Scan the listing below for the string "sample" and copy each line where it turns up.

Given records Start Marker

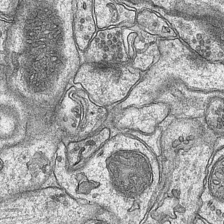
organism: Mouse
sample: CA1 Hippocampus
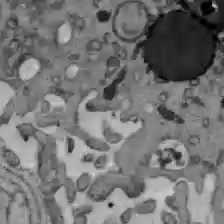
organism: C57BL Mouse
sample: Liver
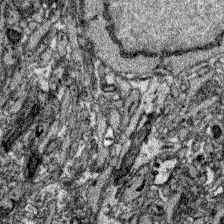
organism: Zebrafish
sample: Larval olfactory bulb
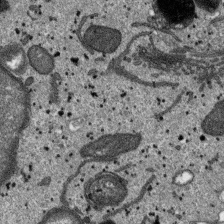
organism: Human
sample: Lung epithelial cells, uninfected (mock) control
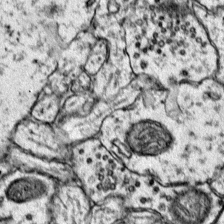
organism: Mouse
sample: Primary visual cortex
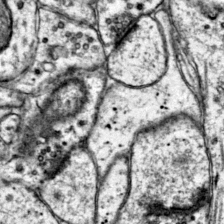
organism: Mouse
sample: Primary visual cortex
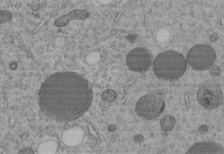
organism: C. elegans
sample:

Given records End Marker
Given records Start Marker

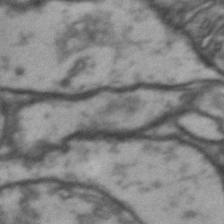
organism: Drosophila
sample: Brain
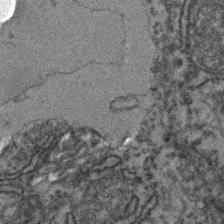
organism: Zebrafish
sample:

Given records End Marker

▸ **Solved problem**
sample: CA1 Hippocampus
sample: Liver
sample: Larval olfactory bulb
sample: Lung epithelial cells, uninfected (mock) control
sample: Primary visual cortex
sample: Primary visual cortex
sample:
sample: Brain
sample:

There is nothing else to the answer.